We'll use `Matrix::fac2sparse()` to generate the indicator matrix for the years, and then use the `lmerMultiMember::interaction_weights()` helper function to create a sparse indicator matrix for the interaction of the year and player random effects.
```{r interaction_model}
# get year in which tournament was played
atp_doubles$year <- substr(atp_doubles$tourney_date, 1, 4)
# create sparse matrix from years
Wy <- Matrix::fac2sparse(atp_doubles$year)
# generate sparse interaction matrix from sparse player and year matrices
Wpy <- interaction_weights(Wp, Wy)
# fit model
m3 <- glmer(team1_win ~ 0 + (1 | playerXyear),
family = "binomial", memberships = list(playerXyear = Wpy),
data = atp_doubles)
# print model summary
summary(m3)
```
```{r interaction_plot, dpi = 300}
# extract random effects
m3_ranefs <- broom.mixed::tidy(m3, effects = "ran_vals", conf.int = TRUE) %>%
.[.$group == "playerXyear", ] %>%
.[order(.$estimate, decreasing = TRUE), ] %>%
mutate(level = gsub("\\.", " in ", level))
# plot top 10
m3_ranefs[1:10, ] %>%
ggplot(aes(x = estimate, y = factor(level, level = level))) +
geom_point(size = 3, color = "coral1") +
geom_linerange(aes(xmin = conf.low, xmax = conf.high),
size = 1, color = "coral1") +
theme_bw() + xlab("") + ylab("") +
ggtitle("Increase in log(odds ratio) associated with player") +
theme(axis.ticks = element_blank(),
axis.text.x = element_text(size = 12, angle = 60, hjust = 1.0),
axis.text.y = element_text(size = 12),
plot.title = element_text(size = 14),
rect = element_rect(fill = "transparent")) +
scale_y_discrete(limits = rev) +
geom_vline(xintercept = 0, color = "coral2", size = 1.0)
```
When we plot the data like this, we can see that the player with the single strongest year of tennis during the 2010s was Marcelo Melo in 2015, with the Bryans' 2013 performance a close second.[^3] These estimates pass simple sanity checks: Marcelo Melo, for example, reached the number 1 spot on the ATP men's doubles ranking in 2015, which fits with it being a successful season. Likewise, the Bryans were ranked number 1 on the ATP men's doubles ranking in 2013.

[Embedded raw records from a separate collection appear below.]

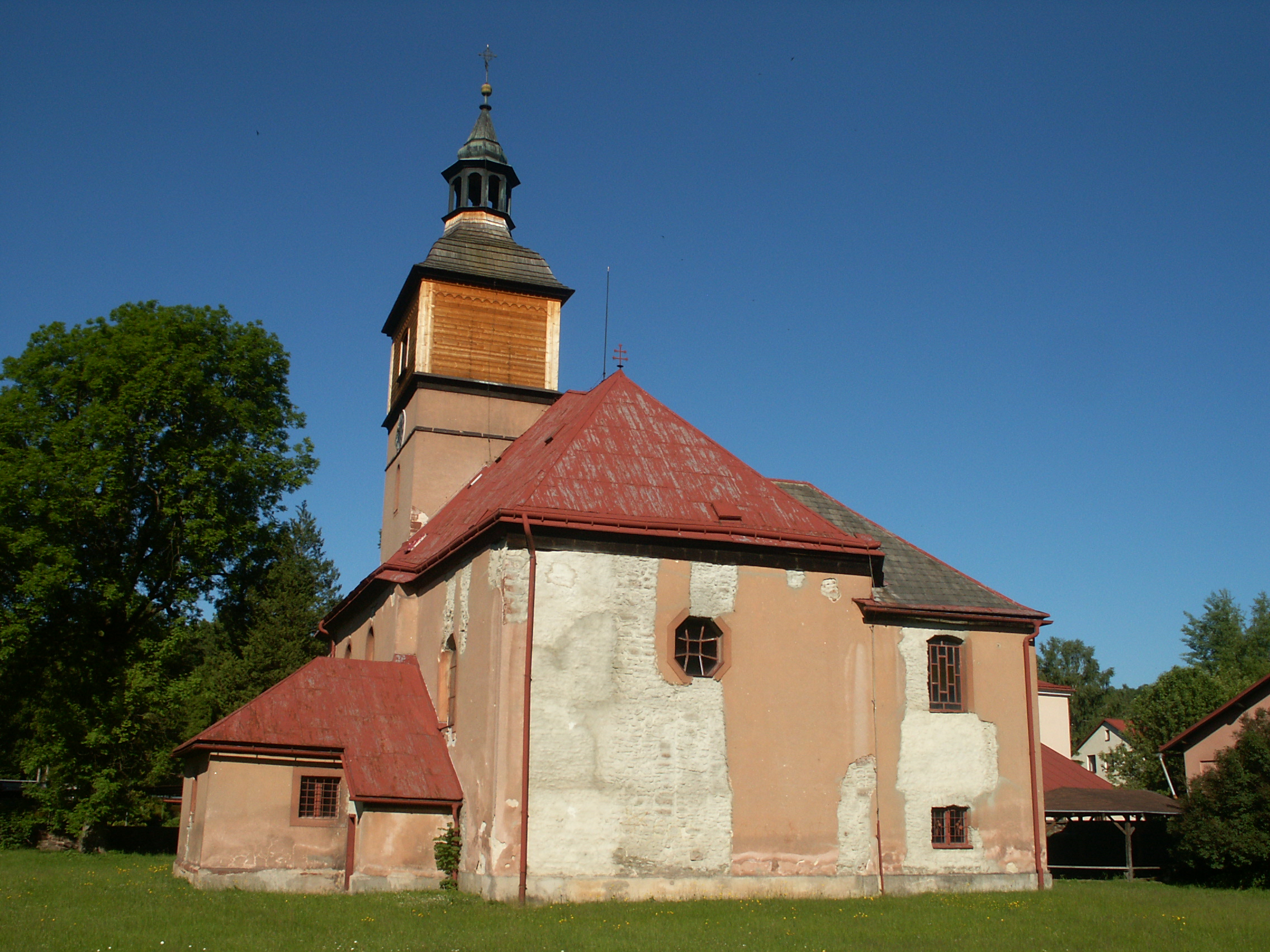 Horní Staré Město - kostel sv. Václava od SV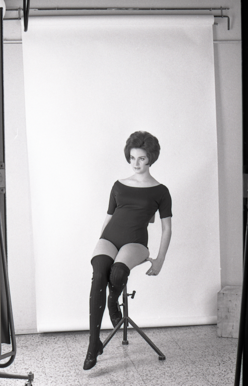 Servizio fotografico : Milano, 1964 / Paolo Monti. - Strisce: 5, Fotogrammi complessivi: 25 : Negativo b/n, gelatina bromuro d'argento/ pellicola ; 35 mm. - ((I fotogrammi hanno una doppia numerazione. - Sul portanegativi: Leica Elmar 65mm. - Sul dorso del portanegativi Monti specifica: "Sala posa Senigaglia". - Nel 1965 Erika Jorger partecipò come Miss Italia a Miss Mondo. - Fonte: Agenda di Paolo Monti: Foto Leica 2 / 111 - 285 (1934-1965), presso Archivio Paolo Monti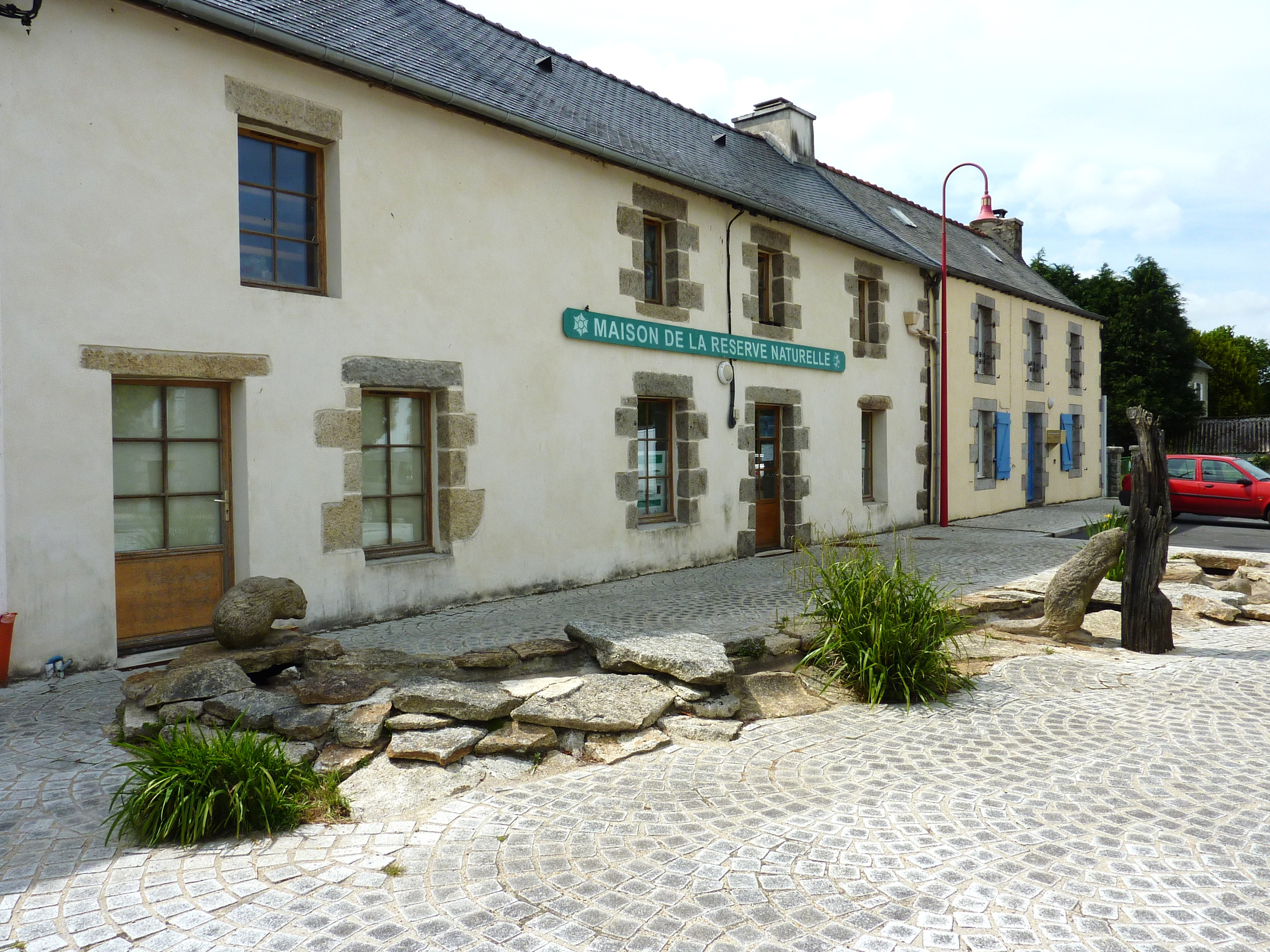 Brennilis: la maison de la Réserve naturelle et des castors (parc naturel régional d'Armorique)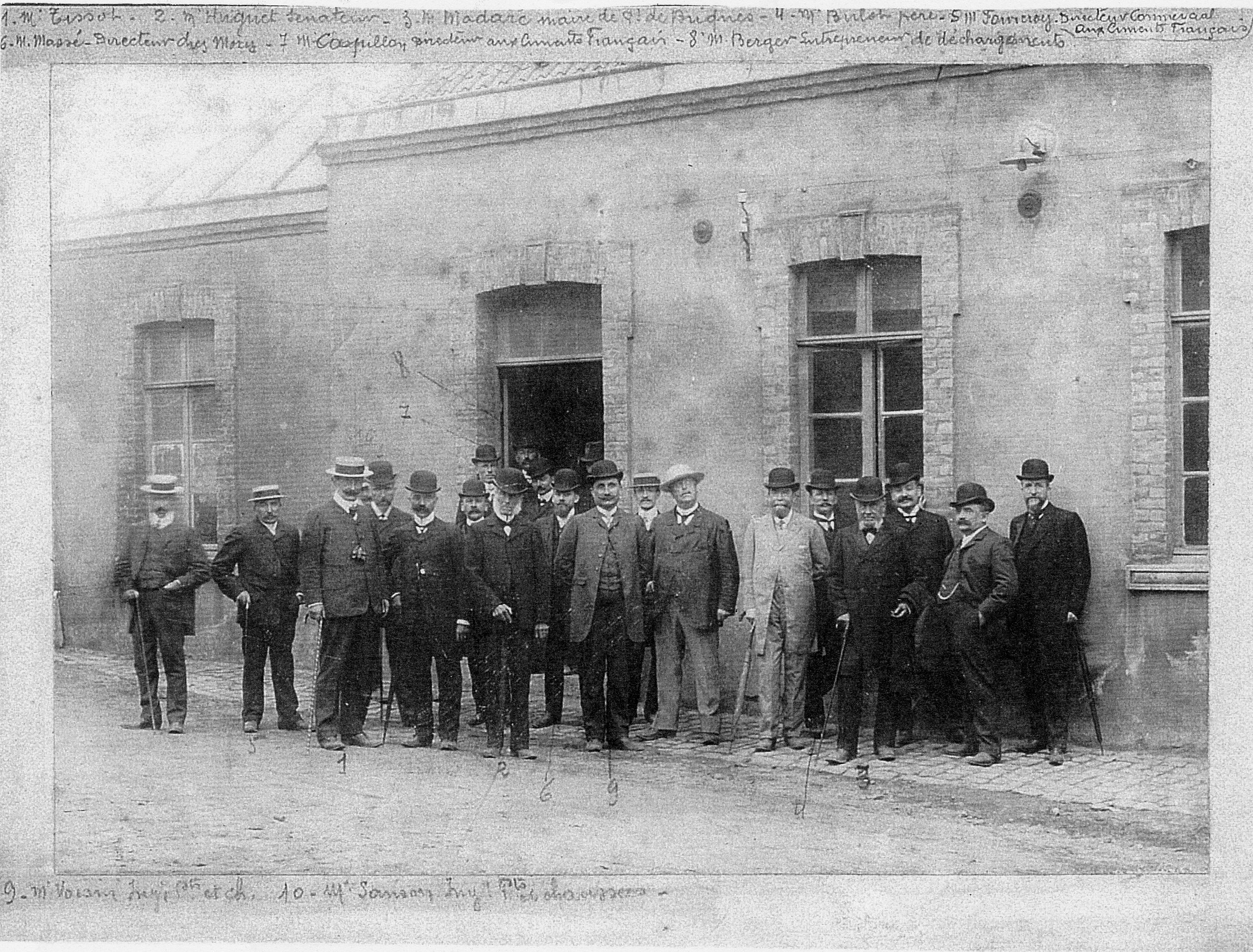 Les personnalités invitées à la mise à feu du haut fourneau déménagé de Marseille (1906)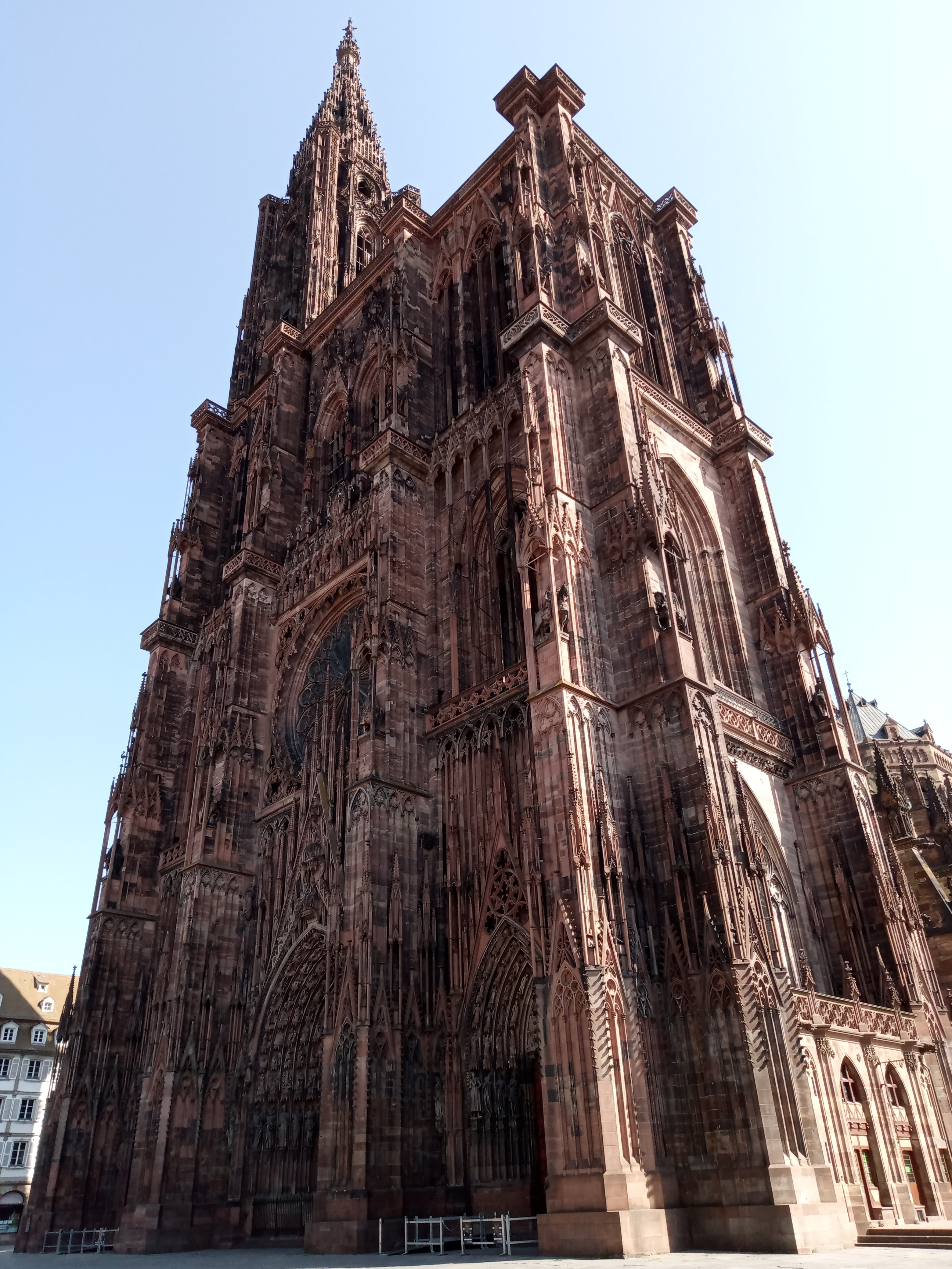 Façade de la cathédrale de Strasbourg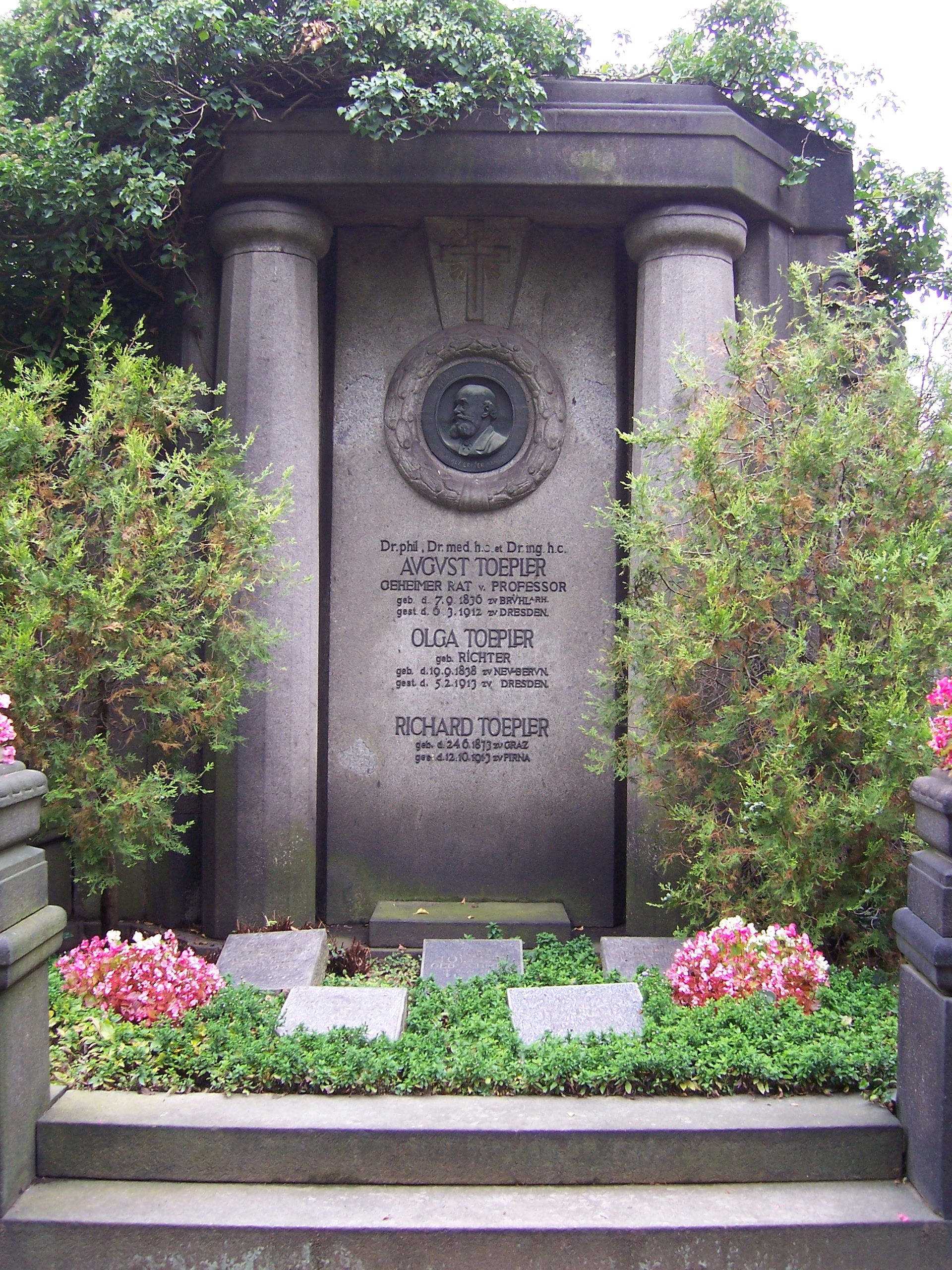 Familiengrab u.a. der Physiker August und Maximilian August Toepler auf dem Johannisfriedhof in Dresden.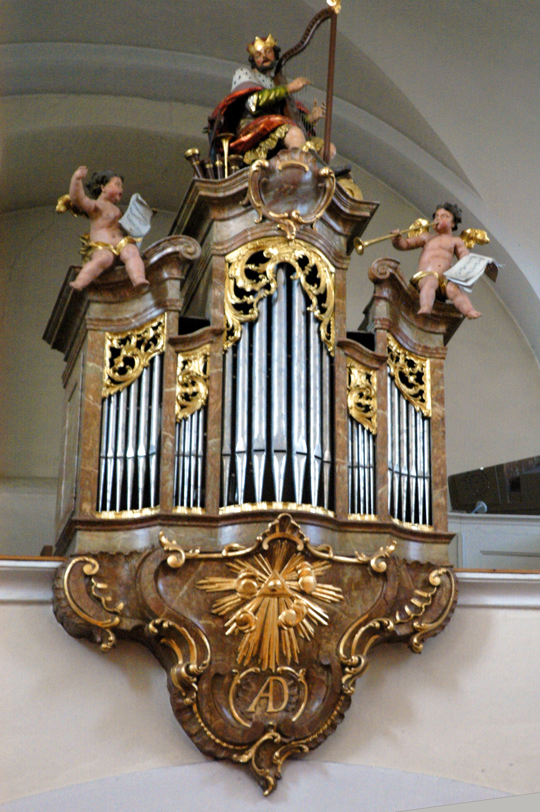 Orgel der katholischen Pfarrkirche heiliger Jakobus der Ältere In Eggendorf am Walde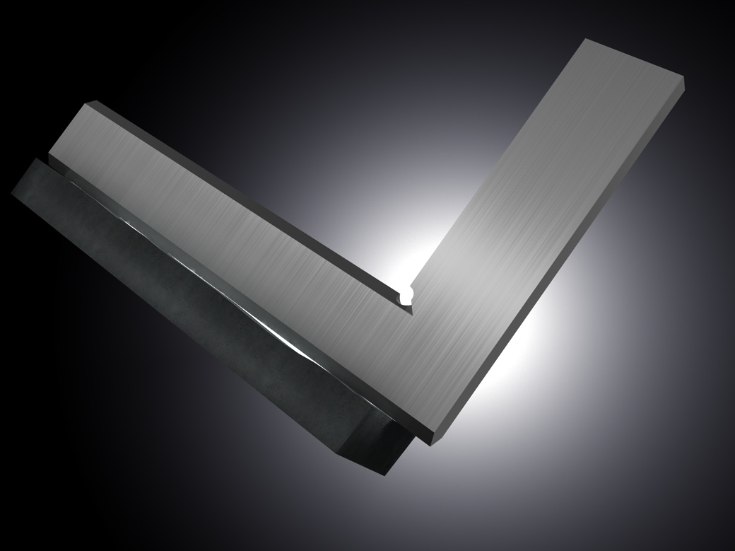 Lichtspaltverfahren / light gap technique

[^3]: It may seems strange to compare these estimates across years, given that 2013 Bob Bryan never actually played 2015 Marcelo Melo. However, as a measure of how dominant a player was relative to every other player that year, it is still interesting to compare random intercepts across years. If you object to the "strongest year" phrasing, you can choose to read this as "most dominant season".
The uncertainty intervals on these estimates are larger than the intervals on the whole-decade strength estimates for each player. The previous model had ten times the observations/matches per player, so this increase in uncertainty is to be expected.
### Some final notes
This vignette is intended as a template and tutorial for using `lmerMultiMember`. It is not intended to be a definitive analysis of tennis player performance. There are many other factors one might want to consider when modeling tennis matches, but that's obviously beyond the scope of this vignette.
If you have any questions or notes, feel free to reach out to the [authors](https://jvparidon.github.io/lmerMultiMember/authors.html). If you find an error or bug, please file an [issue](https://github.com/jvparidon/lmerMultiMember/issues/new) on the Github repository.
If you want to get some practice with this package, one exercise we suggest would be to try modifying the code for the last model to identify the strongest player on each surface (clay, grass, hardcourt) instead of the strongest player by year.